# Brown Roan Italian Spinoni LOST



## Tanya1989 (Dec 4, 2009)

Brown Roan Spinoni ran off after being hit, yesterday, by a cyclist followed by a car at Clumber Park, Notts. He is likely to need urgent veterinary attention. If you find him please take him to a vet straight away, no questions asked.
Answers to the name of MILO, 6 months old and probably very scared.

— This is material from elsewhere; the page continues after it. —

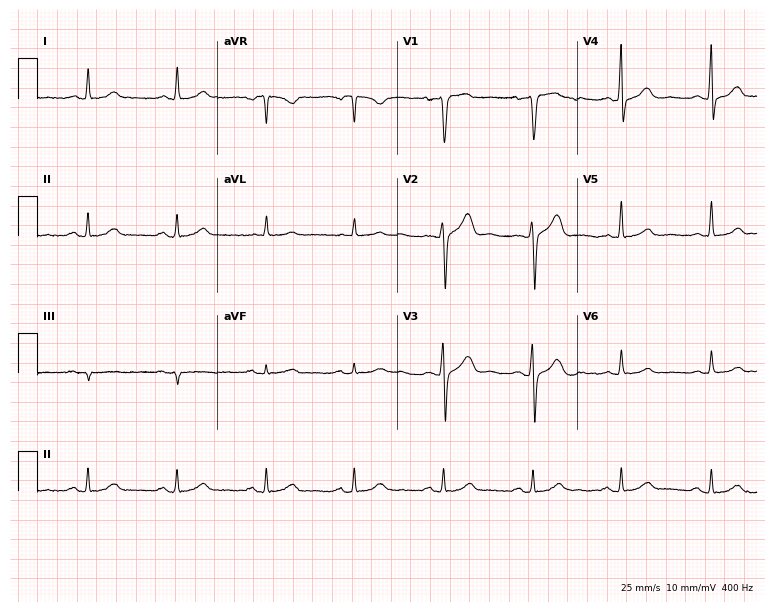
ECG — a 47-year-old male. Labelled as a normal ECG.
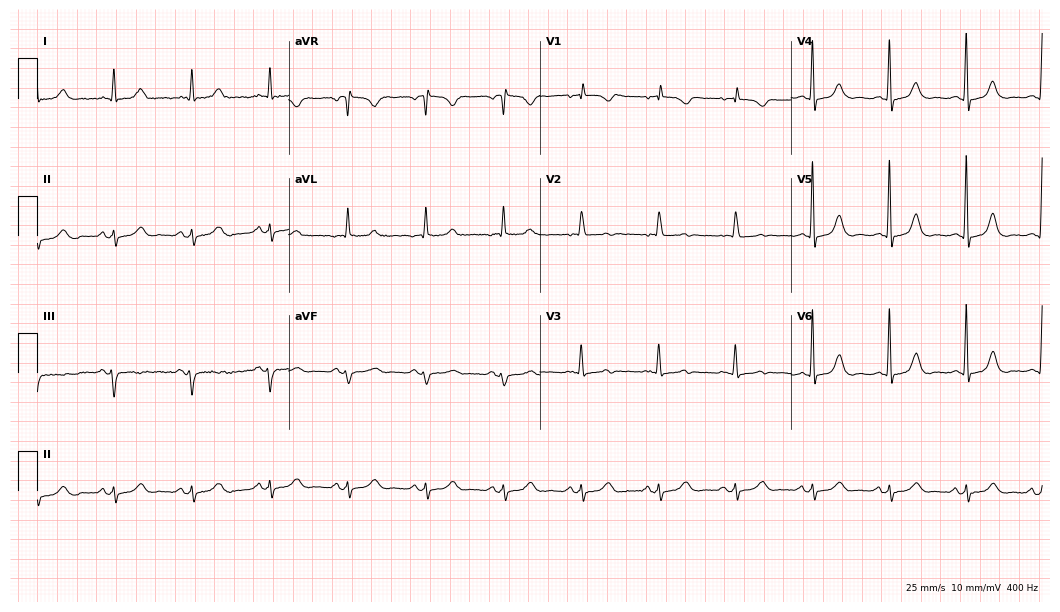
Electrocardiogram, a female patient, 83 years old. Of the six screened findings (first-degree AV block, right bundle branch block (RBBB), left bundle branch block (LBBB), sinus bradycardia, atrial fibrillation (AF), sinus tachycardia), none is recorded.

Any sighting of him please telephone me (Tanya) on 07816243494


----------



## tashi (Dec 5, 2007)

Tanya1989 said:


> Brown Roan Spinoni ran off after being hit, yesterday, by a cyclist followed by a car at Clumber Park, Notts. He is likely to need urgent veterinary attention. If you find him please take him to a vet straight away, no questions asked.
> Answers to the name of MILO, 6 months old and probably very scared.
> 
> Any sighting of him please telephone me (Tanya) on 07816243494


Can I send this onto a friend that has spinones she can perhaps spread the word


----------



## Tanya1989 (Dec 4, 2009)

Please do, Please crosspost wherever you can x


----------



## cupcaketot (Mar 1, 2010)

:thumbup: So glad to hear that Milo has been found - received email from Spin club this morning. Big celebrations all round.


----------



## hawksport (Dec 27, 2009)

Good news :thumbup:


----------



## Tanya1989 (Dec 4, 2009)

Yep, Milo was found today, a little cut and bruised, but otherwise well! :thumbup:


----------